## Task goal
Word for word, return each entry that follows, with every image removed.

-- Records for this exercise follows --

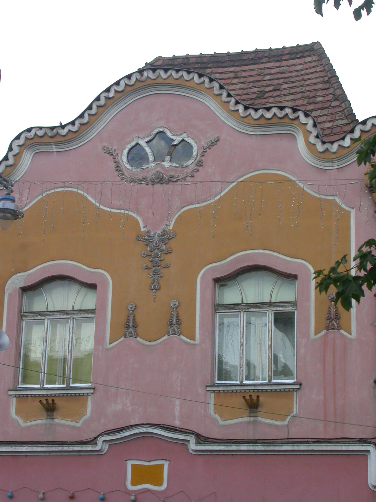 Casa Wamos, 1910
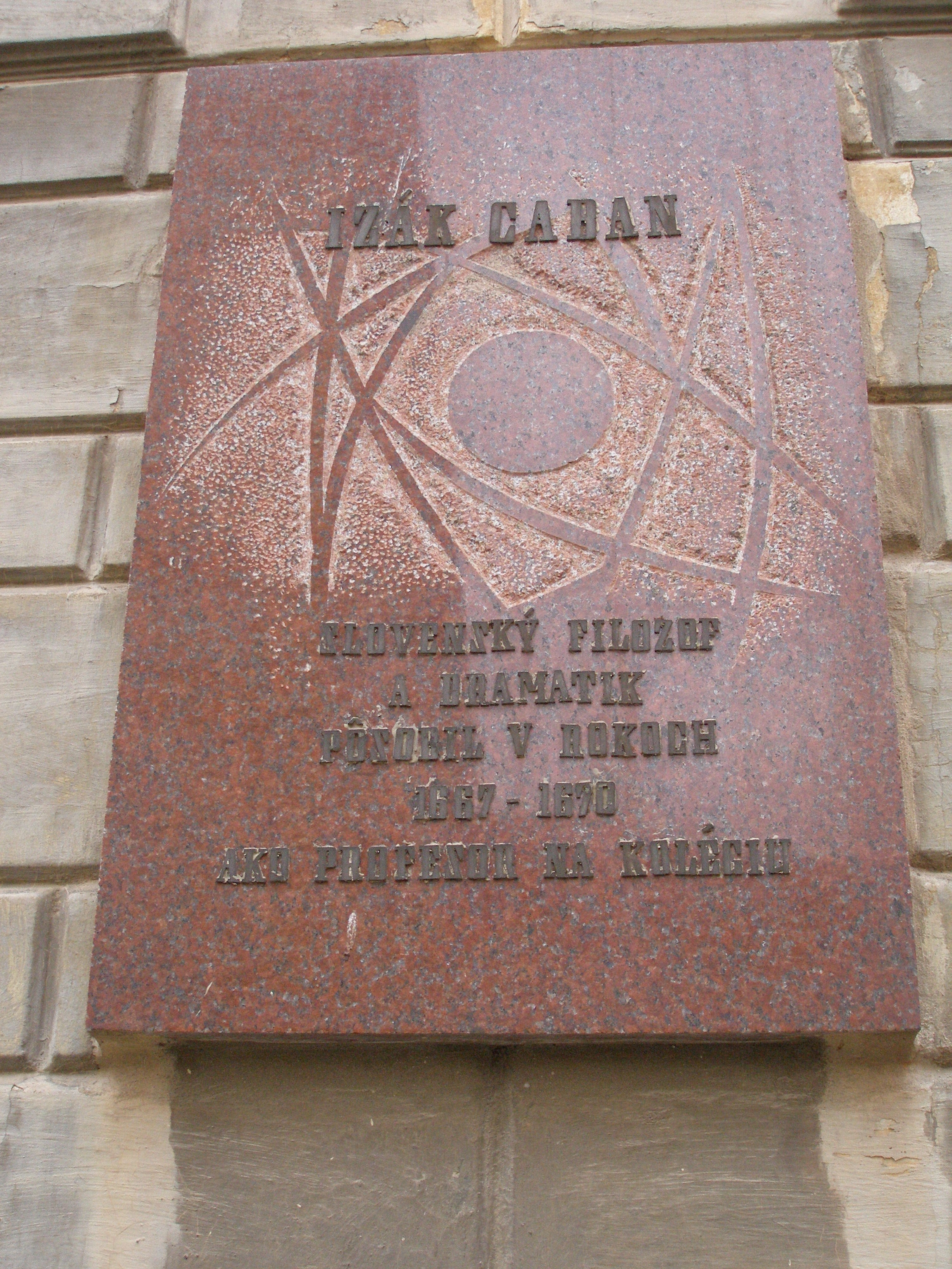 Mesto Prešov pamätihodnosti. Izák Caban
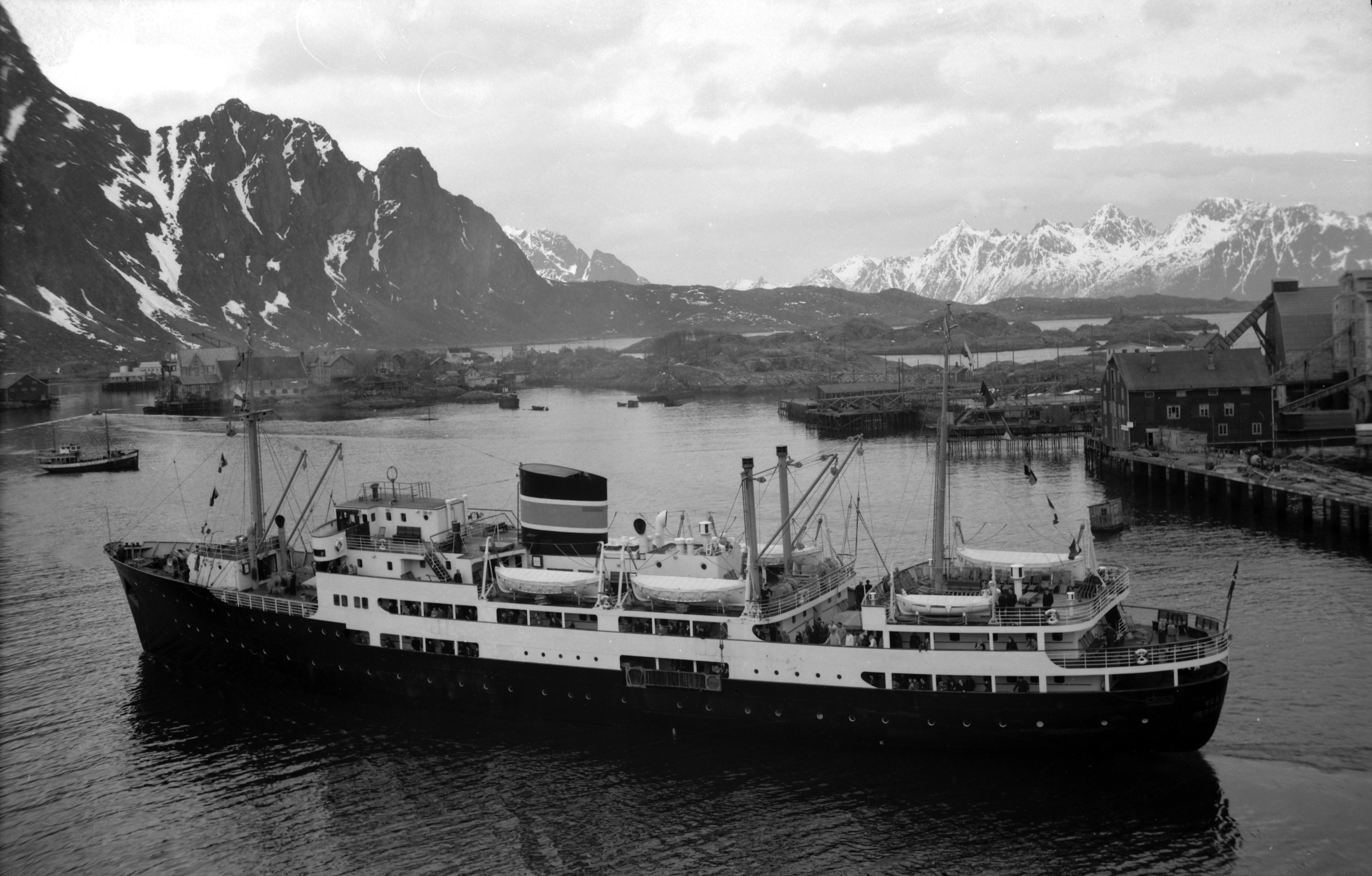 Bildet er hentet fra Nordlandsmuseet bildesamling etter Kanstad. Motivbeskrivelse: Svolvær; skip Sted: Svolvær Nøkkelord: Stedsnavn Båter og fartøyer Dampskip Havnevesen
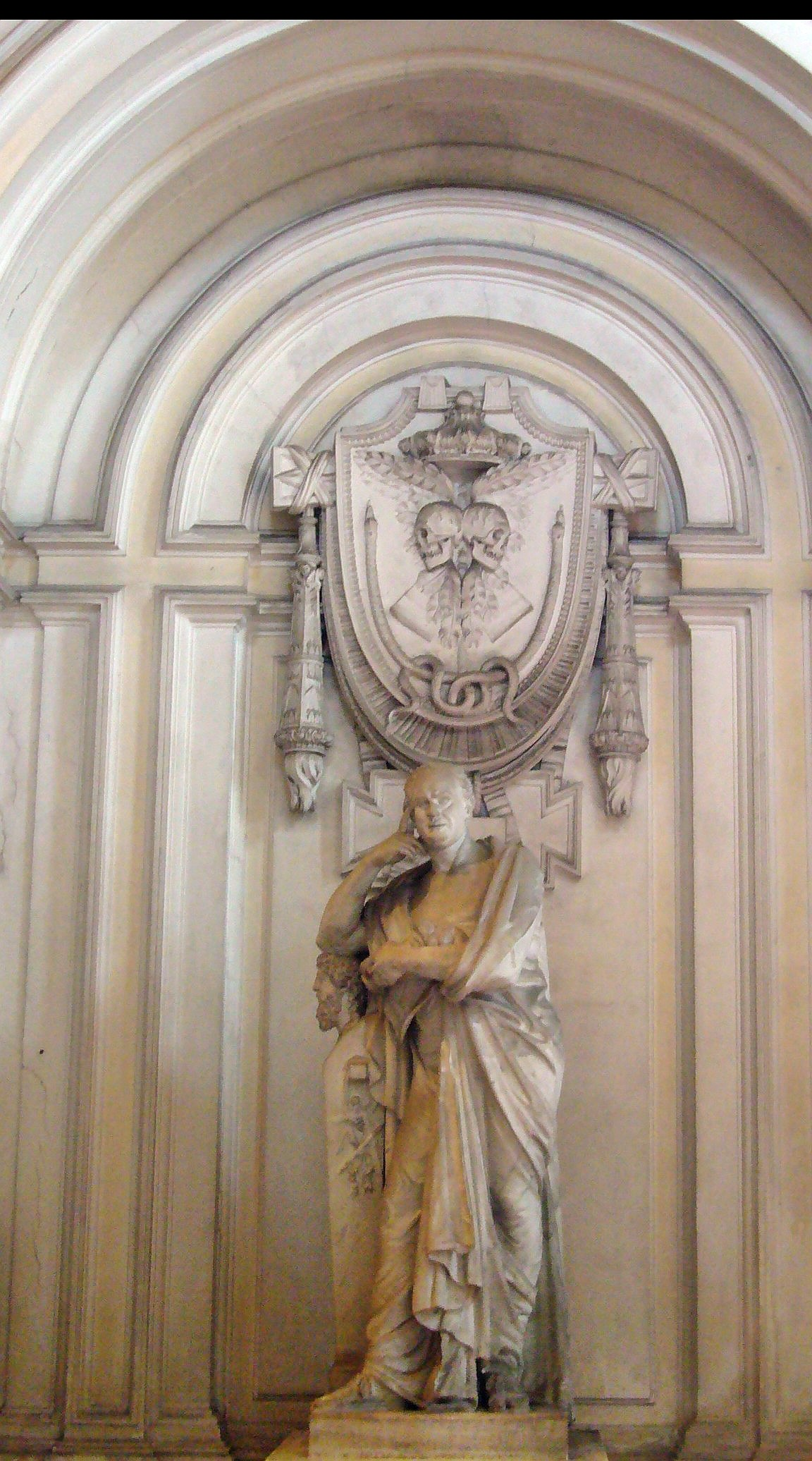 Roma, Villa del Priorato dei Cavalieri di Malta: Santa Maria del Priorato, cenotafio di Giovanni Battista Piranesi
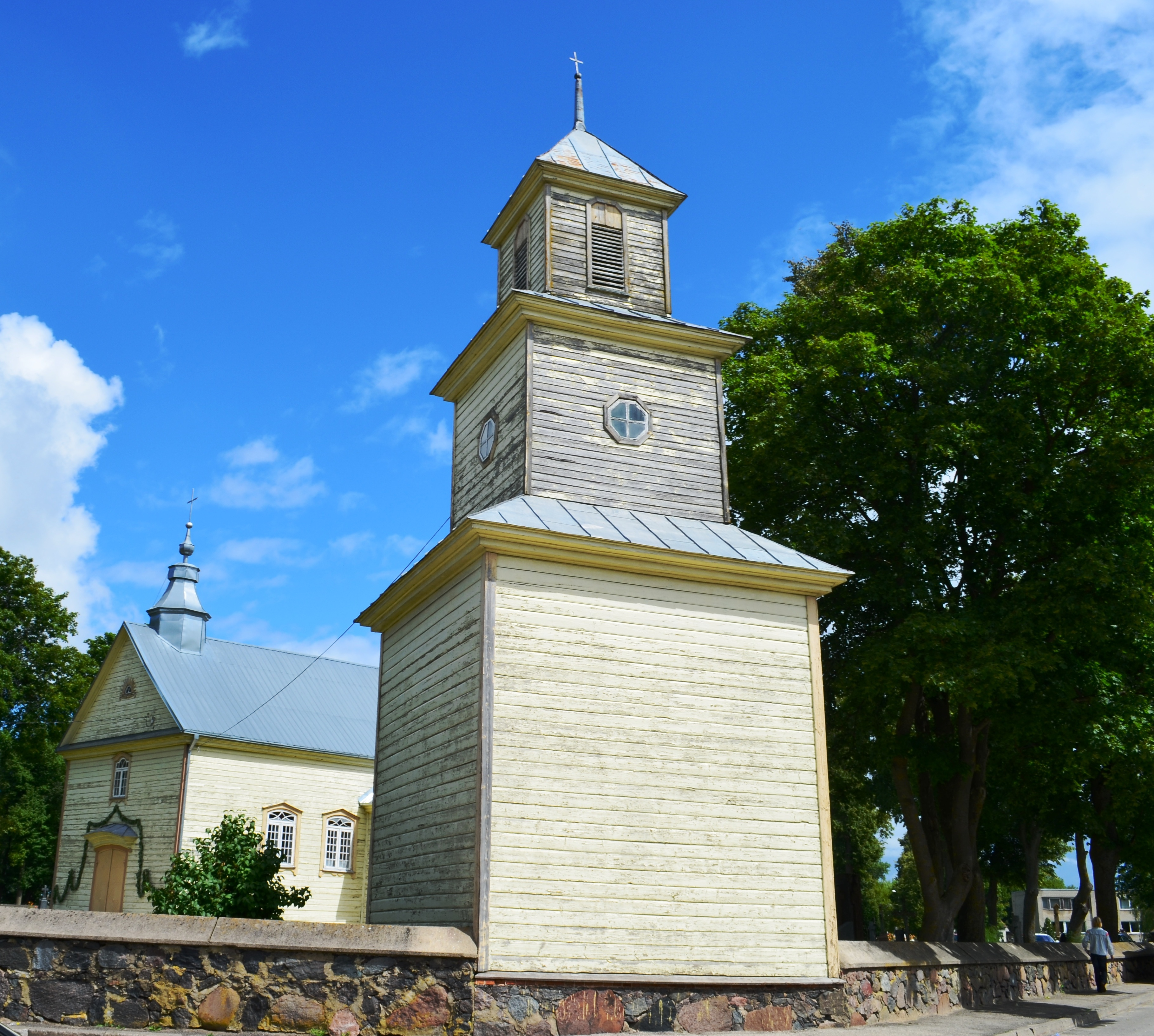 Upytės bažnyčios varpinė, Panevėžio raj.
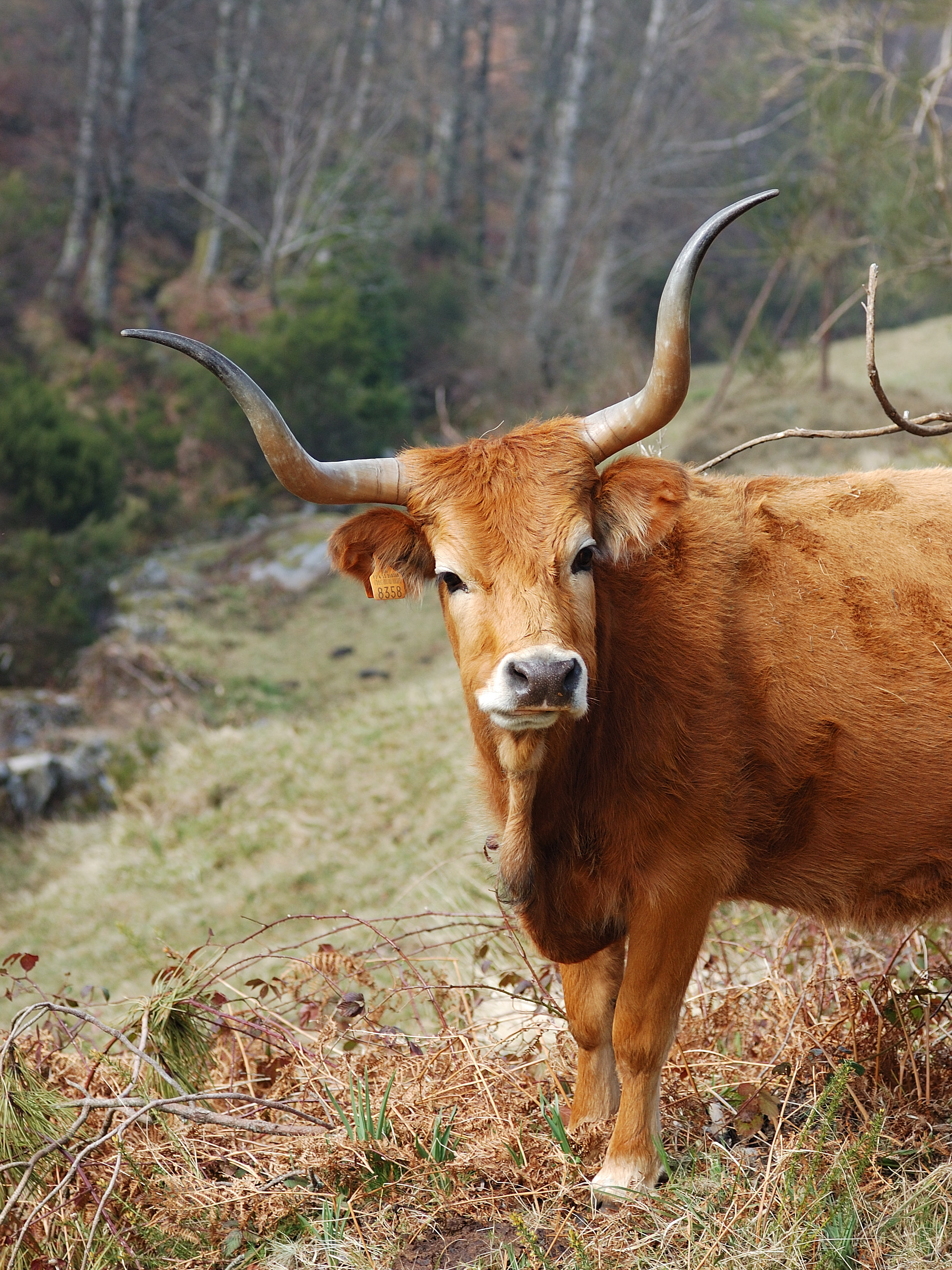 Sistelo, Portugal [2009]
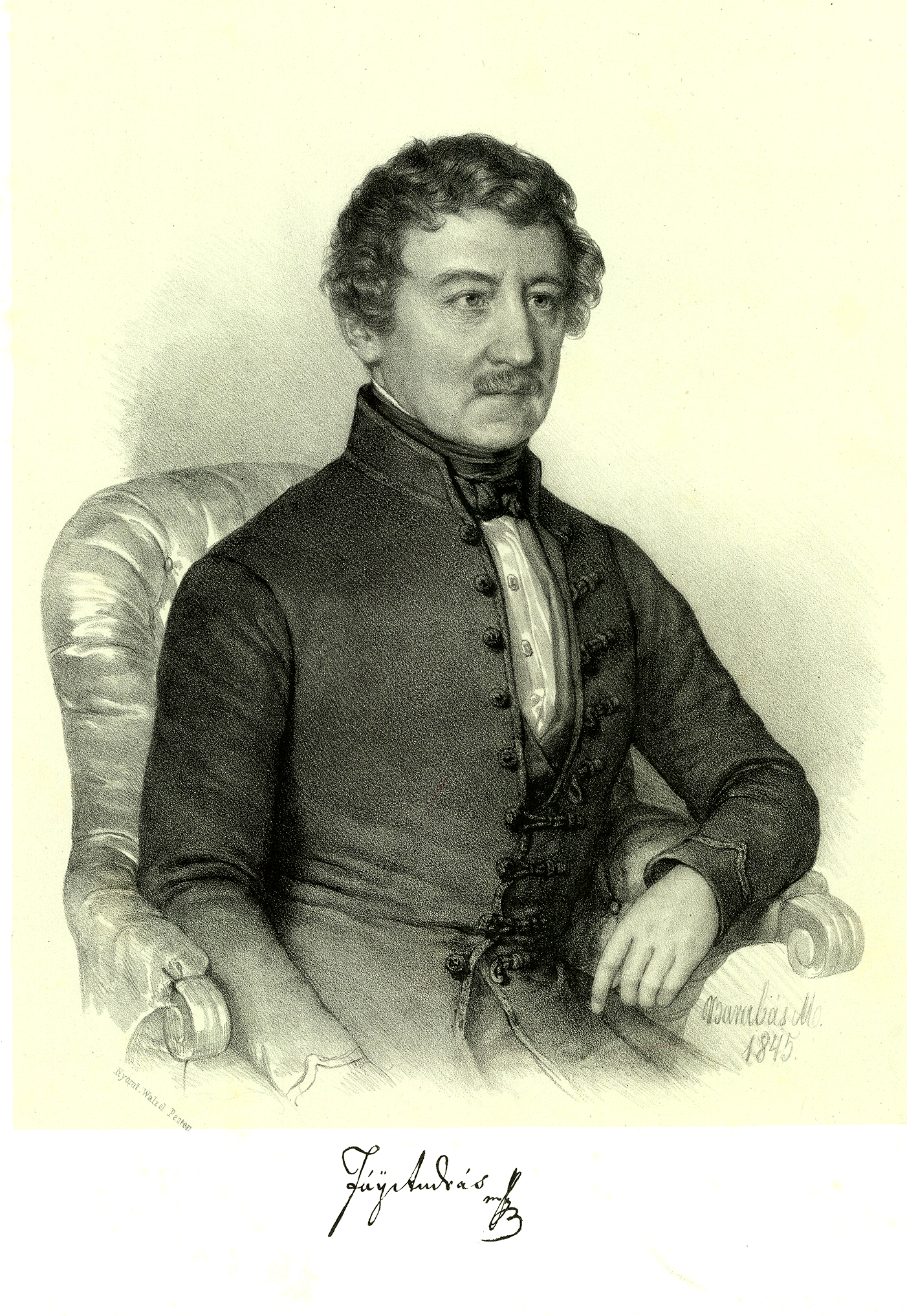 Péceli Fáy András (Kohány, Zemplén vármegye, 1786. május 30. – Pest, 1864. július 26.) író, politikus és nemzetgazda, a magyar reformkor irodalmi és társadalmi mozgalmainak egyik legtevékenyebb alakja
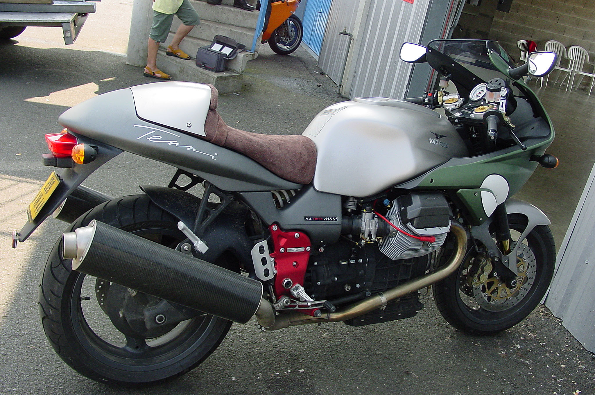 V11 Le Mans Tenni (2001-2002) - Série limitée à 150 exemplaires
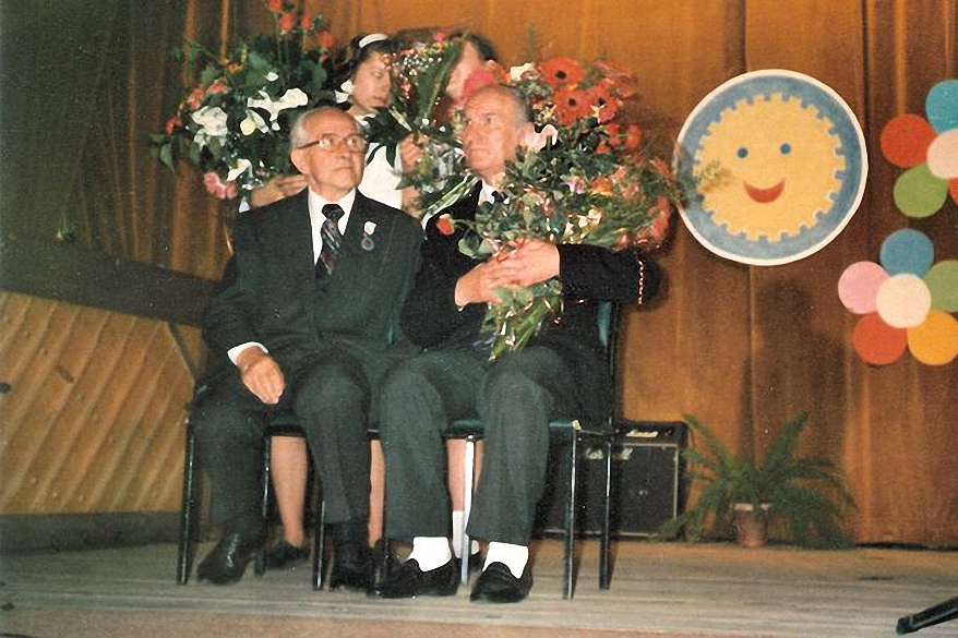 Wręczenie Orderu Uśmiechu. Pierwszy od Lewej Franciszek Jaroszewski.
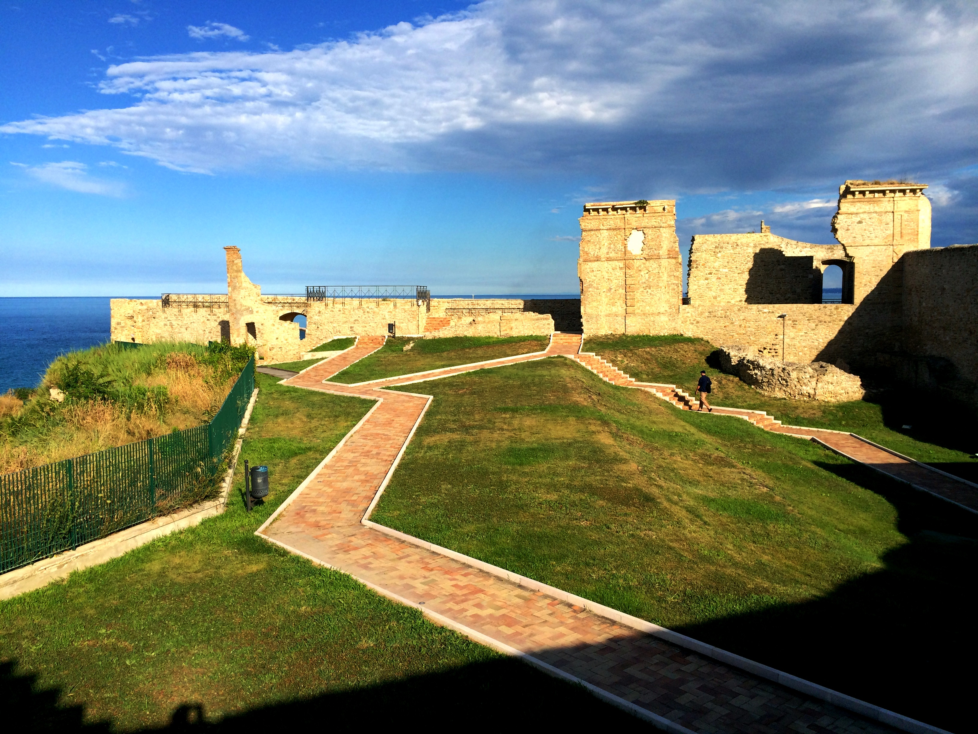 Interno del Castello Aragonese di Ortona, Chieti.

-- Records for this exercise concluded --

## Result for this task
 Casa Wamos, 1910
 Mesto Prešov pamätihodnosti. Izák Caban
 Bildet er hentet fra Nordlandsmuseet bildesamling etter Kanstad. Motivbeskrivelse: Svolvær; skip Sted: Svolvær Nøkkelord: Stedsnavn Båter og fartøyer Dampskip Havnevesen
 Roma, Villa del Priorato dei Cavalieri di Malta: Santa Maria del Priorato, cenotafio di Giovanni Battista Piranesi
 Upytės bažnyčios varpinė, Panevėžio raj.
 Sistelo, Portugal [2009]
 Péceli Fáy András (Kohány, Zemplén vármegye, 1786. május 30. – Pest, 1864. július 26.) író, politikus és nemzetgazda, a magyar reformkor irodalmi és társadalmi mozgalmainak egyik legtevékenyebb alakja
 V11 Le Mans Tenni (2001-2002) - Série limitée à 150 exemplaires
 Wręczenie Orderu Uśmiechu. Pierwszy od Lewej Franciszek Jaroszewski.
 Interno del Castello Aragonese di Ortona, Chieti.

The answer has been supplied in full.